Records contained in a dataset
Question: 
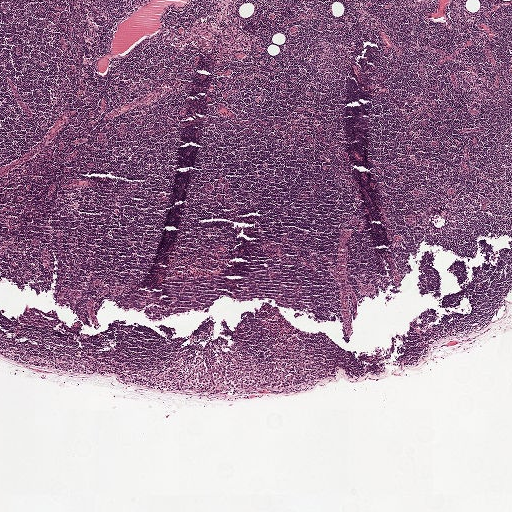
A 2.0-mm field of an H&E-stained sentinel lymph node from a breast-cancer patient (whole-slide image), shown at about 2.5×, about 3.9 µm per pixel.
About how much of this crop is taken up by metastatic carcinoma?

Choices:
 (A) none: no tumour is outlined
 (B) about 25% to 45%
 (C) about 10% to 20%
 (D) about 50% or more
 (E) about 5% or less

Answer: (E) about 5% or less
Under 5% of the field is tumour.
One metastatic tumour region; its boundary, reduced to 12 corners and listed clockwise: (205, 353), (219, 361), (242, 357), (262, 364), (276, 385), (275, 391), (260, 396), (178, 393), (148, 386), (137, 377), (137, 370), (180, 355).

*Task goal*
The answer must be all the lines above that hold the word "metastatic".

*Exercise result*
About how much of this crop is taken up by metastatic carcinoma?
One metastatic tumour region; its boundary, reduced to 12 corners and listed clockwise: (205, 353), (219, 361), (242, 357), (262, 364), (276, 385), (275, 391), (260, 396), (178, 393), (148, 386), (137, 377), (137, 370), (180, 355).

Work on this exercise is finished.